Reproduce, character for character, the lines below from the first through the one with "3 | 4.505 |". Leave pictures out.

-------- Extracted information

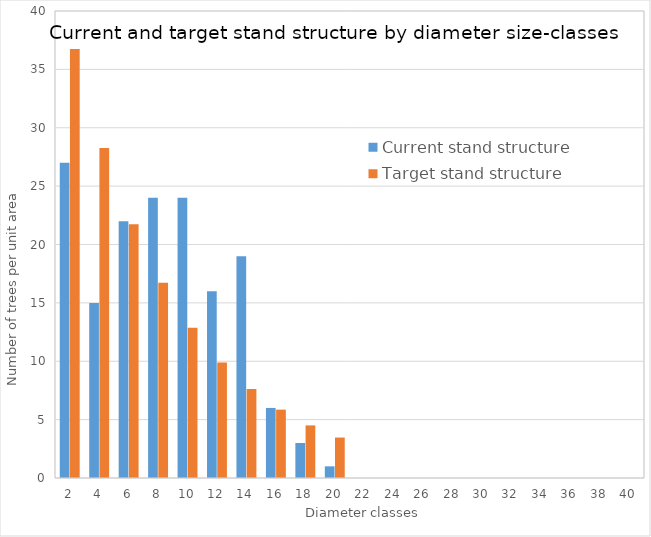
| Category | Current stand structure | Target stand structure |
|---|---|---|
| 2.0 | 27 | 36.745 |
| 4.0 | 15 | 28.266 |
| 6.0 | 22 | 21.743 |
| 8.0 | 24 | 16.725 |
| 10.0 | 24 | 12.866 |
| 12.0 | 16 | 9.897 |
| 14.0 | 19 | 7.613 |
| 16.0 | 6 | 5.856 |
| 18.0 | 3 | 4.505 |
| 20.0 | 1 | 3.465 |
| 22.0 | 0 | 0 |
| 24.0 | 0 | 0 |
| 26.0 | 0 | 0 |
| 28.0 | 0 | 0 |
| 30.0 | 0 | 0 |
| 32.0 | 0 | 0 |
| 34.0 | 0 | 0 |
| 36.0 | 0 | 0 |
| 38.0 | 0 | 0 |
| 40.0 | 0 | 0 |

----------------

- _Result of this task_
| Category | Current stand structure | Target stand structure |
|---|---|---|
| 2.0 | 27 | 36.745 |
| 4.0 | 15 | 28.266 |
| 6.0 | 22 | 21.743 |
| 8.0 | 24 | 16.725 |
| 10.0 | 24 | 12.866 |
| 12.0 | 16 | 9.897 |
| 14.0 | 19 | 7.613 |
| 16.0 | 6 | 5.856 |
| 18.0 | 3 | 4.505 |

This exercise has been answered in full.